## Dataset records:
#####

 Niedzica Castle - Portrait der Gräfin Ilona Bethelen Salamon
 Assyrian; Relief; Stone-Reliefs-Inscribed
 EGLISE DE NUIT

#####

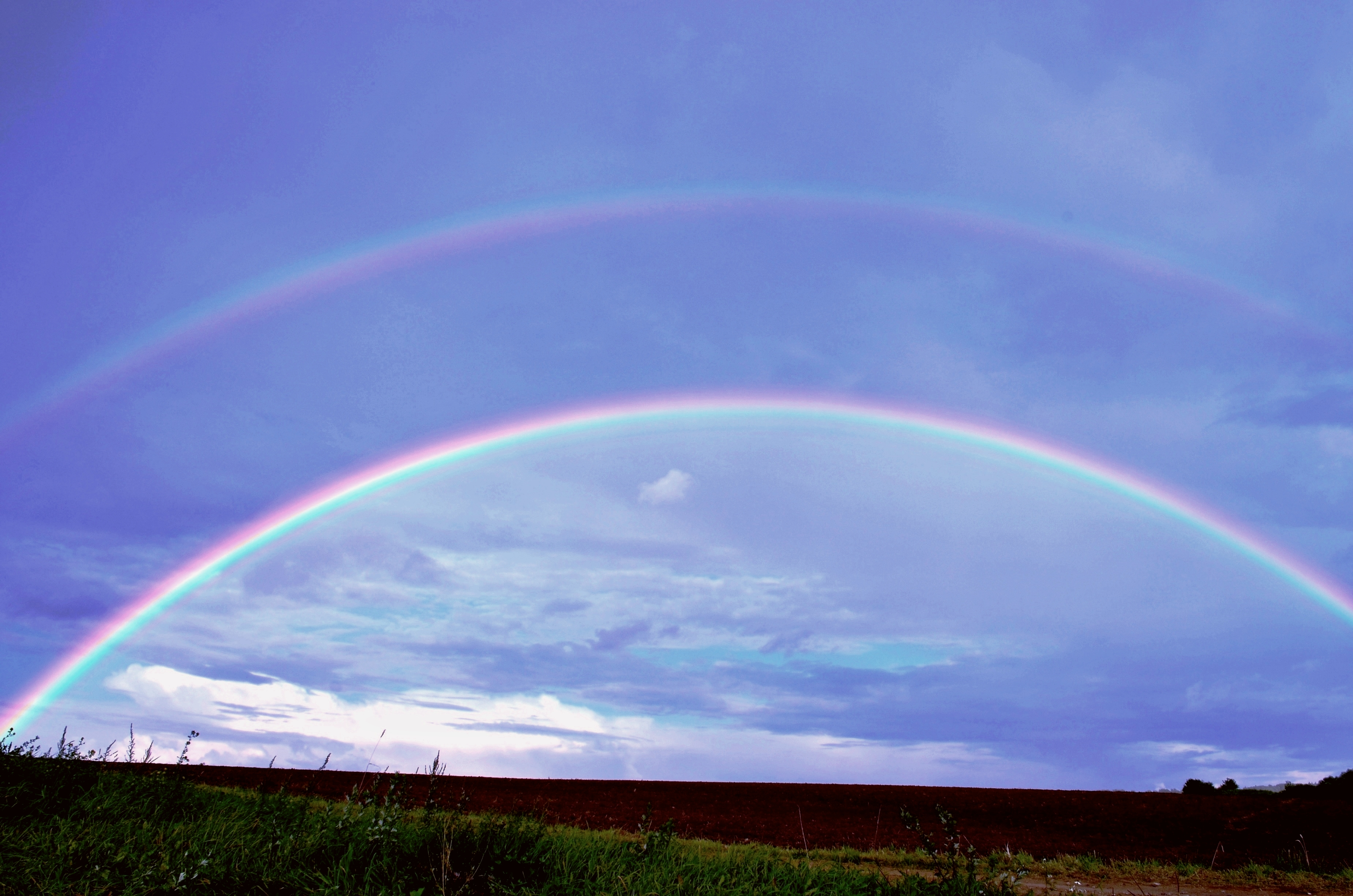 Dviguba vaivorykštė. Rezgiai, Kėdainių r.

#####

## What is being asked:
Look through the data above and return exactly the lines from the one that contains "Niedzica Castle - Portrait" to the one that contains "EGLISE DE NUIT", inclusive, with nothing else.

## Task response:
 Niedzica Castle - Portrait der Gräfin Ilona Bethelen Salamon
 Assyrian; Relief; Stone-Reliefs-Inscribed
 EGLISE DE NUIT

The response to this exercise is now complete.